Lucas dropped his hands. “What if you do find out he’s in prison?”
She winced at the harshness in his voice, turned away and busied herself with repositioning the music box on the shelf.
“Maybe you’re better off not knowing,” he said softly. “Having a family isn’t always what it’s cracked up to be.”
“Neither is ignorance,” she said firmly.
Lucas smiled. “Touché. Okay, Sara Martin from Deauxville, Missouri. I’ll give you credit for another likeness to Analise. You’re both stubborn. So, what can I do to help? That was our agreement. You help me, and I’ll help you.”
He looked into her eyes which were the color of the magnolia leaves outside the window. That was strange. They were the same shade of green as Analise’s, but he’d never thought of Analise’s eyes as being like the magnolia leaves. Maybe it was because the scent of magnolias seemed to surround Sara, soft and sweet with an underlying, tangy hint of lemon. Her skin reminded him of magnolia flowers—creamy and velvety and fragile.
Helping Sara, spending any more time around her, might not be such a good idea. He enjoyed it entirely too much for an engaged man.
“Thanks, but other than introducing me to Analise when she returns, I can manage on my own.”
Good. That let him off the hook.
“Absolutely not,” he heard someone say. “A deal’s a deal.” He had to be the one who’d said it. He was the only person in the room with his lips moving.
What the heck.

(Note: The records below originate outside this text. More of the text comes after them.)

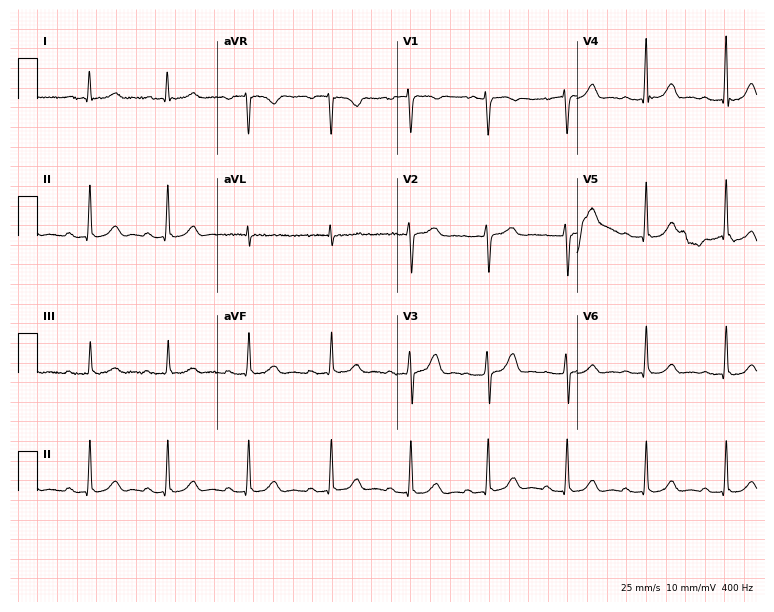
12-lead ECG from a 44-year-old female. Recorded interpretation: within normal limits.
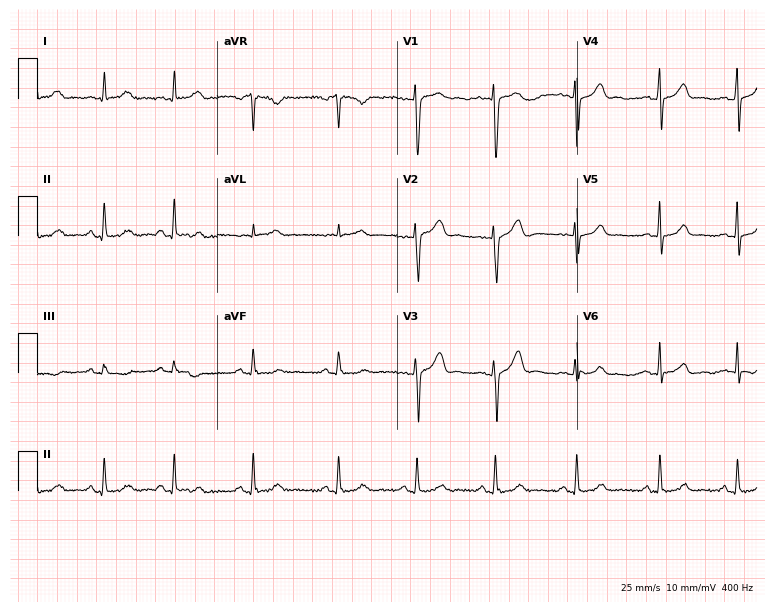
Standard 12-lead ECG recorded from a female patient, 17 years old (7.3-second recording at 400 Hz). None of these six findings is recorded: first-degree AV block, right bundle branch block (RBBB), left bundle branch block (LBBB), sinus bradycardia, atrial fibrillation (AF), sinus tachycardia. Only these six findings were labelled.
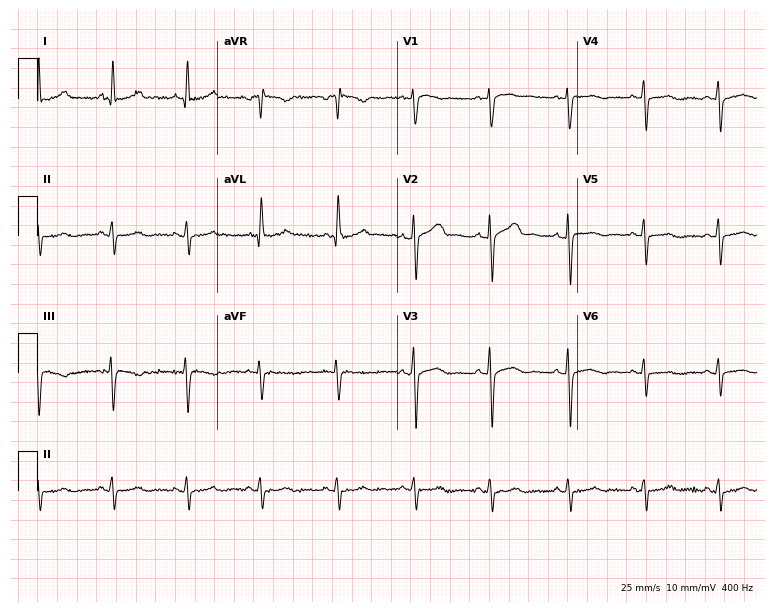
Resting 12-lead electrocardiogram (7.3-second recording at 400 Hz). Patient: a 50-year-old female. None of these six findings is recorded: first-degree AV block, right bundle branch block, left bundle branch block, sinus bradycardia, atrial fibrillation, sinus tachycardia. Findings outside these six are not listed.
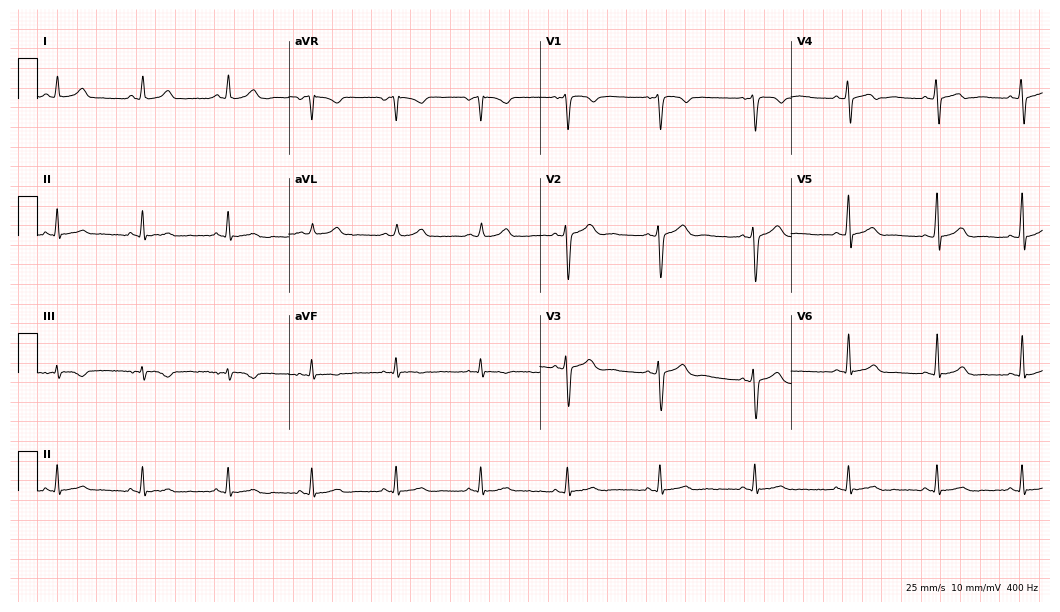
ECG — a 41-year-old female patient. Labelled as a normal ECG.

He might as well deal with and get over this strange fascination he had for Sara. If by some fluke she did prove to be a distant relative of Analise, he could be seeing her every Christmas, Thanksgiving and birthday. Drooling over the in-law would most certainly not come under the heading of proper etiquette.
“You can do one thing for me,” she said firmly. “Tell me where Analise gets her hair cut.”
“What...? Why do you want to know that?”
“So I can get my hair cut like hers and see how much I really look like her.”
“You can’t do that!”
“Why not?”
Good question. Because he was enthralled with the luxurious length of her hair? Because he liked her just the way she was?
“Because it’s Saturday, and you’ll never be able to get an appointment. They’re always booked solid on Saturdays.”